Discussions regarding the importance and impact of pedagogical practice on student engagement, sense of inclusion and performance are often concentrated on the P-16 learning experience. Rich bodies of scholarship on culturally relevant pedagogy, culturally inclusive pedagogy, transformative education, and inclusive classrooms help instructors who facilitate learning in primary, secondary and undergraduate classrooms to transform their practice (hooks, 1994; Ladson-Billings, 1995, 2006; Django & Alim, 2017). Much of this research has significant relevance to the graduate classroom. However, scholarship that explores graduate education more often than not focuses on the challenges graduate students face navigating the larger institution. Historic vestiges of cultural imperialism are critiqued as tools of oppression and obstacles of inclusion. Topics such as graduate student isolation and the critical role of mentoring has been explored as important strategies to help graduate students navigate the tough and unwelcoming terrains of graduate school (Cheatham & Phelps, 1995; Bonilla, Pickron, & Tatum, 1994; Brunsma, Embrick, & Shin, 2016; Lopez, n.d.; Gay, 2007).
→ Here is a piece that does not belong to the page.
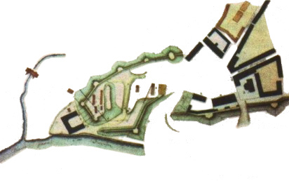 План Могилевского замка. XIX в.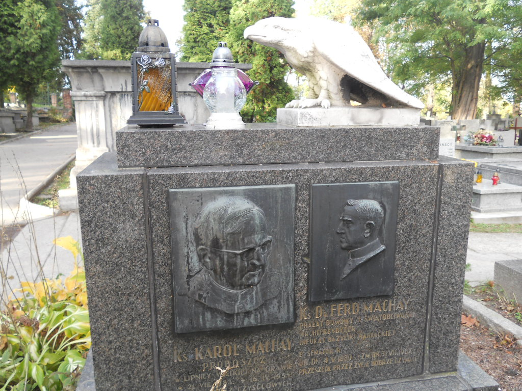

As Tuitt (2018) asserted, ethnically diverse communities in higher education (including undergrads, faculty, administrative and support staff, and graduate students) are all navigating plantation politics in higher education. There are indeed policies, practices, and traditions with long and historic roots that continue to disenfranchise certain populations on a college campus (Museus, 2011, 2014; Harper, Patton, & Wooden, 2009; Tuitt, 2009; Jehangir, 2010; Rendón, Jalomo & Nora, 2004). While important work has been done to name the problems of exclusion in undergraduate classrooms, in co-curricular student life, in residence halls and fraternity houses, the graduate classroom has not endured enough critique. The graduate classroom must be held accountable for its role in contributing to culturally exclusive experiences.

Danowitz and Tuitt (2011) noted that a thorough examination of issues of diversity and pedagogy and their relationship to faculty has been absent in the recent efforts to purposefully restructure graduate programs. Graduate classrooms, more than any other class environment on a college campus continue to be mired in long standing cultures that were born of patriarchal, white supremacist, classist and exclusive practices (Wilder, 2013; Tuitt, 2003). The ways in which the graduate experience and degree progression process continues to romanticize the traditionally white, male and upper-class historic academic process is problematic. These academic cultures, which we still emulate, are incredibly exclusive. To say it plainly, higher education institutions in the United States were not established to educate the many cultures that are now pursuing a college education. So why do we sustain these old cultures of the academy?